For better control over the rewards program, users can choose to round up the points expiration date to a specified period after the earning activity. You can choose to round the period to the end of the year, month, quarter, half-year or a particular month).
With the above options, it is possible to define the following policies for your rewards program:
- Monthly basis – points will be removed at the end of each month.
- Quarterly basis – points will be removed at the end of March, June, September, and December.
- Half-year basis – points will be removed at the end of June and December.
- Annual basis – points will be removed at the end of the calendar year or at the end of any other particular month.
Anyone who has ever worked with dates and time zones knows about those pesky date nuances. So what about them? Not all months have the same number of days. Voucherify handles these cases by rounding down the expiration date to the last day of the month in which the points are due for expiration. In particular, for points accrued on the 29th, 30th or 31st day of the month, the expiration date is rounded down to the end of the month. So, for example, points accrued on 31/01/2021 with one month expiration period will expire on 28/02/2021.
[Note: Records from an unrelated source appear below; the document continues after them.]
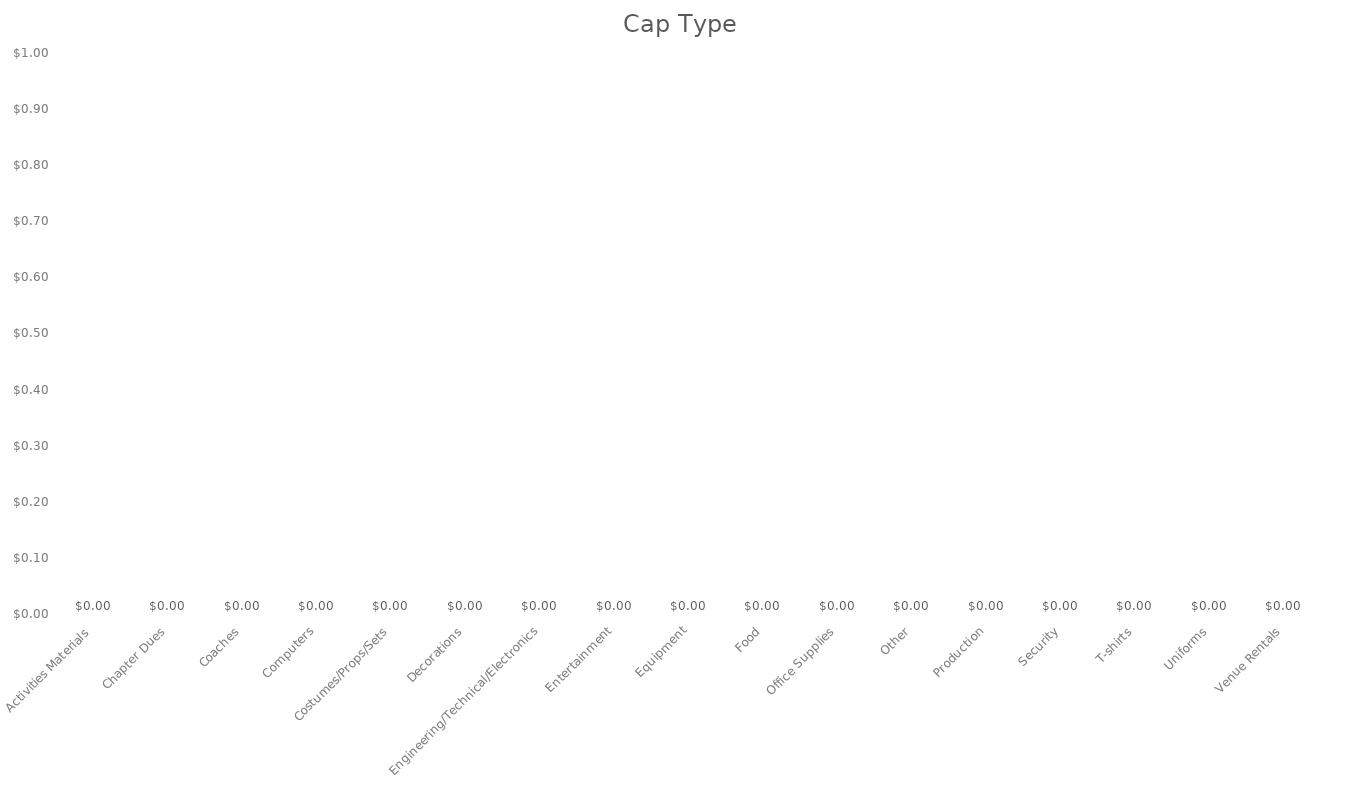
| Category | Cap Type |
|---|---|
| Activities Materials | 0 |
| Chapter Dues | 0 |
| Coaches | 0 |
| Computers | 0 |
| Costumes/Props/Sets | 0 |
| Decorations | 0 |
| Engineering/Technical/Electronics | 0 |
| Entertainment | 0 |
| Equipment | 0 |
| Food | 0 |
| Office Supplies | 0 |
| Other | 0 |
| Production | 0 |
| Security | 0 |
| T-shirts | 0 |
| Uniforms | 0 |
| Venue Rentals | 0 |
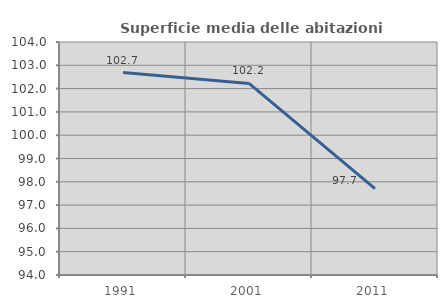
| Category | Superficie media delle abitazioni occupate |
|---|---|
| 1991.0 | 102.69 |
| 2001.0 | 102.223 |
| 2011.0 | 97.71 |
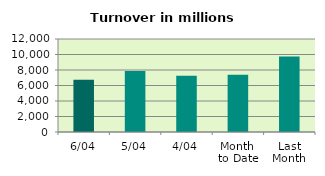
| Category | Series 0 |
|---|---|
| 6/04 | 6742.797 |
| 5/04 | 7880.303 |
| 4/04 | 7249.751 |
| Month 
to Date | 7384.501 |
| Last
Month | 9734.736 |
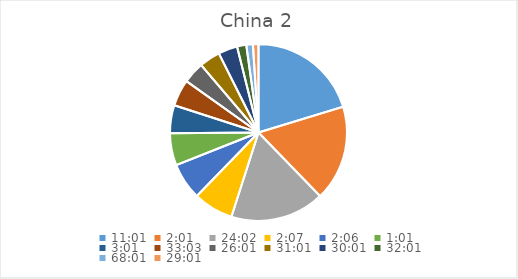
| Category | Series 0 |
|---|---|
| 0.4590277777777778 | 21.72 |
| 0.08402777777777777 | 18.694 |
| 1.0013888888888889 | 18.405 |
| 0.08819444444444445 | 7.839 |
| 0.08750000000000001 | 7.198 |
| 0.042361111111111106 | 6.285 |
| 0.12569444444444444 | 5.457 |
| 1.3770833333333332 | 5.229 |
| 1.0840277777777778 | 4.216 |
| 1.292361111111111 | 4.082 |
| 1.2506944444444443 | 3.749 |
| 1.3340277777777778 | 1.798 |
| 2.8340277777777776 | 1.29 |
| 1.2090277777777778 | 1.079 |
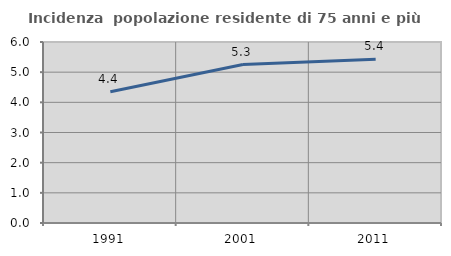
| Category | Incidenza  popolazione residente di 75 anni e più |
|---|---|
| 1991.0 | 4.352 |
| 2001.0 | 5.254 |
| 2011.0 | 5.431 |
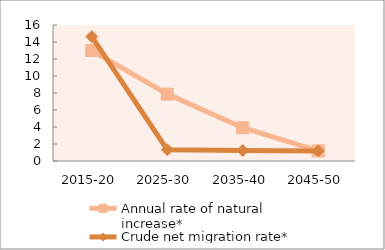
| Category | Annual rate of natural increase* | Crude net migration rate* |
|---|---|---|
| 2015-20 | 13.001 | 14.635 |
| 2025-30 | 7.871 | 1.327 |
| 2035-40 | 3.91 | 1.236 |
| 2045-50 | 1.189 | 1.191 |
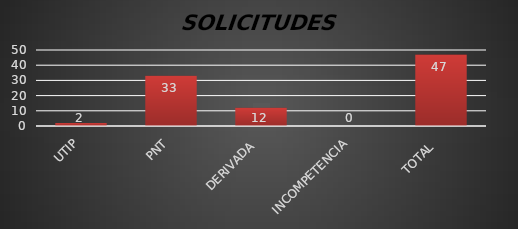
| Category | Series 1 |
|---|---|
| UTIP | 2 |
| PNT | 33 |
| DERIVADA  | 12 |
| INCOMPETENCIA | 0 |
| TOTAL  | 47 |

Expiration periods can be tracked on multiple levels via the Dashboard and API. For instance, upcoming expirations are listed in the customer profile. They can also be quickly exported in the CSV file and transferred to appropriate data analytics tools.
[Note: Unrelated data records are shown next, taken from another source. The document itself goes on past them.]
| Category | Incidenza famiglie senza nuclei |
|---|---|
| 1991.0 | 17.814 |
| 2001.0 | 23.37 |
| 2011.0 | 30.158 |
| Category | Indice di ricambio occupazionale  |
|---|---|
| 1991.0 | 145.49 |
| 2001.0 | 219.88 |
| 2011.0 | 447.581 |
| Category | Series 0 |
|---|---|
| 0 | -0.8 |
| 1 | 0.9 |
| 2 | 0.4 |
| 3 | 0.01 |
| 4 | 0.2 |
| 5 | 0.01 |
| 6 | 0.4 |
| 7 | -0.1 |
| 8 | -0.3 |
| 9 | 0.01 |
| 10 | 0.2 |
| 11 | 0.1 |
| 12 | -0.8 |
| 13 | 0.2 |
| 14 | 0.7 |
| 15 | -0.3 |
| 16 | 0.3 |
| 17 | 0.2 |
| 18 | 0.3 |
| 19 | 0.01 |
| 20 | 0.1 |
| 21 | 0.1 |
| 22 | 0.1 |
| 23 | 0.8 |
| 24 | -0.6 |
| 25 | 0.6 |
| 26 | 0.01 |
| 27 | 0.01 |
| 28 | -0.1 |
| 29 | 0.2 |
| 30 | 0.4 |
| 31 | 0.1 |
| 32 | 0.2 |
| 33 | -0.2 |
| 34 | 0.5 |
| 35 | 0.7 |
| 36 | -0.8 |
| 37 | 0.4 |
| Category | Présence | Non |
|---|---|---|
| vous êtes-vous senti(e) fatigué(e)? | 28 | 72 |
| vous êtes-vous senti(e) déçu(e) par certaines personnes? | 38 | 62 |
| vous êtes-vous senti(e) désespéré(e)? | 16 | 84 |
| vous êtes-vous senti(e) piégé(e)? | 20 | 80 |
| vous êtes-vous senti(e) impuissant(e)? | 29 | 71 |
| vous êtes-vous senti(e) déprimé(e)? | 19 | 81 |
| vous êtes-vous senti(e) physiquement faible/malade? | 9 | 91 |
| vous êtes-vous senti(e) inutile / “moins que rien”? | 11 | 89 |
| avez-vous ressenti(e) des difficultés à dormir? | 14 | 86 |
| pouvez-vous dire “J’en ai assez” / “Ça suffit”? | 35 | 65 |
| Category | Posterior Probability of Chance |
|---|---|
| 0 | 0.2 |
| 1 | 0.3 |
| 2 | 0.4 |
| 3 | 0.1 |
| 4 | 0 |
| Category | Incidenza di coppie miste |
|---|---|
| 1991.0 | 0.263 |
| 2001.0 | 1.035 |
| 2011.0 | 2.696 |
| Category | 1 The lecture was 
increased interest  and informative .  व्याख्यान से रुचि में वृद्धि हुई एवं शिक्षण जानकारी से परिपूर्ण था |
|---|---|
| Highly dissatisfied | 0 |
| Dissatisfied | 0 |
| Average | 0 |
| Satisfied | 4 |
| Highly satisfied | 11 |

With the Voucherify approach to points expiration, you get the best of both worlds – the Finances team will be satisfied with better tracking and program control, and customers will have transparency on when a particular set of points expires. As each earning activity can happen at a different time, Voucherify differentiates between those – the expiration period is set per individual set of points coming from a specific earning activity without wiping clean the total customer balance. To make points redemption simple, Voucherify also introduced a redemption mechanism that will always use the soon-to-expire points first.
Learn more: How to build a loyalty program with Voucherify?
Learn more: Explore Voucherify's Open Source Loyalty Accelerator
Summary
What's the verdict then? Should loyalty points expire or not? There are pros and cons to both sides of the argument. Ultimately, it comes down to what you as a business want to achieve with your customer loyalty program and your overall marketing strategy. If you're looking for better liability management and more control over your program, then expiration may be a good option for you. However, if you're concerned about breaking customer experience and putting people off joining your rewards program, then maybe expiration isn't the best route. The next step is to analyze what other brands in your sphere are doing and test different approaches in a specific market and audience. Either way, you can use Voucherify loyalty software to set up the expiration policy that works best for you and your business strategy.